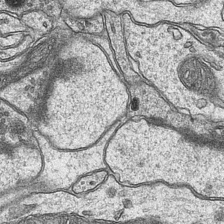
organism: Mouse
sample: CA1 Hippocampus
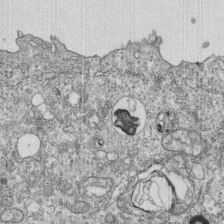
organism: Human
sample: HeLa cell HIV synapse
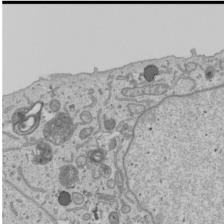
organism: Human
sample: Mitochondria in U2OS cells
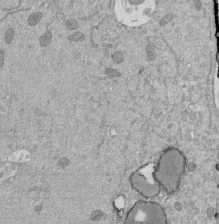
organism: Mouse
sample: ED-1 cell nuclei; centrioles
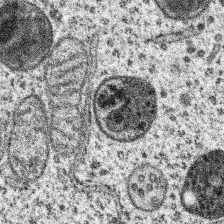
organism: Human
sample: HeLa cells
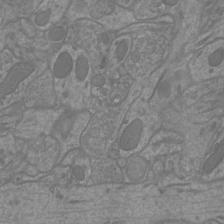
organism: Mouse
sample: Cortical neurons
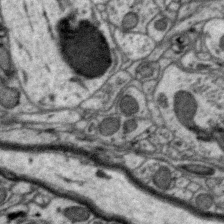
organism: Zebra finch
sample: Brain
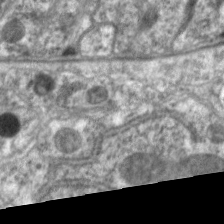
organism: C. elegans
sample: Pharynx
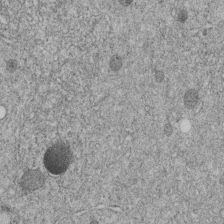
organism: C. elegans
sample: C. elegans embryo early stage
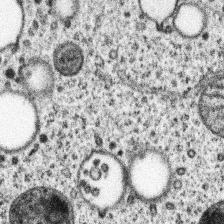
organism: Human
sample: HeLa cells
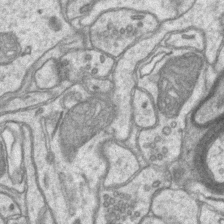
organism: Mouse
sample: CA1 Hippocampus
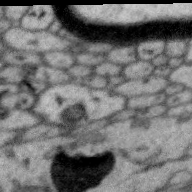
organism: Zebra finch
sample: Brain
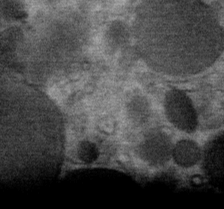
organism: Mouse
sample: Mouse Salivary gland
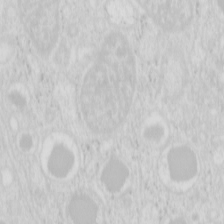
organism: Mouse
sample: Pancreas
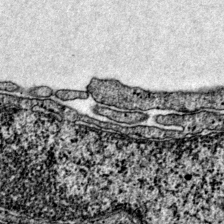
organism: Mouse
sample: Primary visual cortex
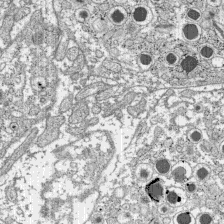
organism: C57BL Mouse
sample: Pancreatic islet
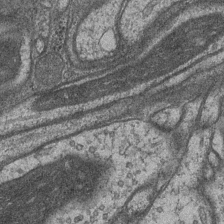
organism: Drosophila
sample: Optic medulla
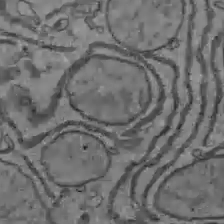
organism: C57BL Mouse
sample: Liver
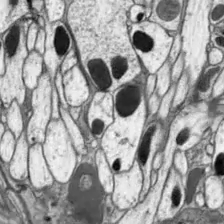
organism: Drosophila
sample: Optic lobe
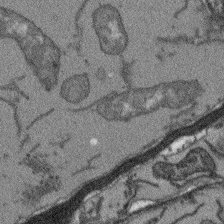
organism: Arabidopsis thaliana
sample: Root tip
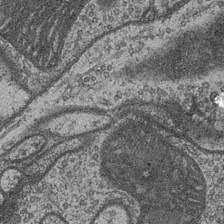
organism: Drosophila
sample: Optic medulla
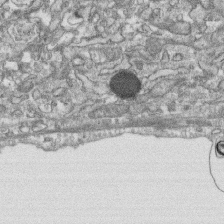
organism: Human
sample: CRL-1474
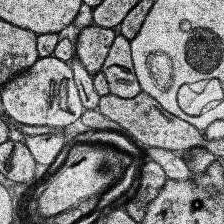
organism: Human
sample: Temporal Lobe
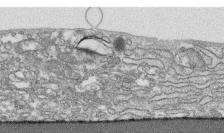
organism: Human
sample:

-- -- --

* What you should do: Give again the stretch of the entries above that begins at the line with "sample: Primary visual cortex" and ends at the line with "sample: Root tip", word for word, with no pictures.

* Output of the task:
sample: Primary visual cortex
organism: C57BL Mouse
sample: Pancreatic islet
organism: Drosophila
sample: Optic medulla
organism: C57BL Mouse
sample: Liver
organism: Drosophila
sample: Optic lobe
organism: Arabidopsis thaliana
sample: Root tip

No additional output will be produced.